Now raise the temperature. Since reactants and products will still be at the same (but elevated) temperature, they all still have the same kinetic energy. Since C and D were already close to the top of the reaction barrier (by virtue of their higher potential energy), the additional boost from the temperature increase does not help them as much. Contrast to A and B, which had much further to go. In this case the boost helps them much more. This isn't necessarily an intuitive result, but perhaps an analogy helps. Imagine two groups of people separated by a wall, the same number of people on each side. Each group of people is trying to climb the wall to get to the other side. The ground on one side of the wall is five feet higher than the other. From the low-lying ground, the top of the wall is 10 feet high, and from the high-lying ground, the wall is only 5 feet high. Very few people can get over the wall from the low-lying side because it's hard to scale a 10 foot wall, but a lot of people can get over the wall from the high-lying side because here the wall is only 5 feet high. On average, more people will end up on the low-lying side. Now suppose you arrange for tall step stools of equal height to be put on each side of the wall. Which side does this help out more? Obviously it helps the people on the low-lying side more. The people on the high-lying side could already easily scale the wall - excepting the really short people, most of them don't need a step-stool. In this situation, people who have a higher wall to climb will benefit more. So in comparison to the situation without a step stool, more people will end up on the higher ground side of the wall. Equilibrium has shifted because of the step-stool to favor distribution at the higher elevation.

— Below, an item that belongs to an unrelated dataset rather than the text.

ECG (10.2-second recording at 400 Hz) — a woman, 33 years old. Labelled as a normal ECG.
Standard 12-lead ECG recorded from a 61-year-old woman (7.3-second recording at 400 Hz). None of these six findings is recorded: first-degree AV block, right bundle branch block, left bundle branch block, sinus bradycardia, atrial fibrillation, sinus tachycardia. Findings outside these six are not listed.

Mathematically, the reason it works out this way for molecules is the exponential relationship between rate, temperature, and the activation energy.

If you assume an Arrhenius relationship, the forward rate is

[tex]k_1=A e^{-E_1/k_b T}[/tex]

(k_b is the Boltzmann constant; T is the temperature) and the backward rate is

[tex]k_{-1}=A e^{-E_{-1}/k_b T}[/tex]

This means the Equilibrium constant:

[tex]K=\frac{k_1}{k_{-1}}=\frac{e^{-E_1/k_b T}}{e^{-E_{-1}/k_b T}}=e^{\frac{E_{-1}-E_{1}}{k_b T}}[/tex]

Assuming the pre-exponential A terms are the same in the forward and backward direction. We can pause here for a second and see if that if E₁ > E_-1 (that is, the activation energy for the forward direction is greater than that of the backward direction), then the factor above the exponential term is negative and equilibrium constant is less than 1 - the reaction is endothermic. Likewise, if E₁ < E_-1, the factor above the exponential is positive and the equilibrium constant is greater than 1 – the reaction is exothermic. All this squares with our expectations and the definitions of exothermic and endothermic reactions.

Now, we define the difference in the activation energies as ΔE, where ΔE = E_-1 - E₁. At some lower temperature T_low, we have the equilibrium constant is:
[tex] K_{low}=e^{\frac{\Delta E}{k_b T_{low}}} [/tex]
Likewise at a higher temperature,
[tex] K_{high}=e^{\frac{\Delta E}{k_b T_{high}}} [/tex]
Therefore
[tex] K_{high} - K_{low} =e^{\frac{\Delta E}{k_b T_{high}}} - e^{\frac{\Delta E}{k_b T_{low}}} [/tex]
Using the properties of exponential functions, you should be able to convince yourself that if ΔE < 0 (that is, the reaction is endothermic because the reaction barrier for the reverse process is smaller than the reaction barrier for the forward process), then the right-hand side of this equation must be positive, and therefore
[tex] K_{high} > K_{low}[/tex]
I.e., the equilibrium constant is greater at higher temperature -> the reaction favors the forward direction as the temperature is increased.
On the other hand, if ΔE > 0 (that is, the reaction is exothermic because the reaction barrier for the reverse process is larger than the reaction barrier for the forward process), then the right-hand side of the above equation is negative , which implies
[tex] K_{low} > K_{high}[/tex]
I.e., the equilibrium constant is greater at lower temperature -> the reaction favors the backward direction as the temperature increases.

*This is assuming all other factors that influence reaction events are the same in both directions (that is, the Arrhenius A factors are identical).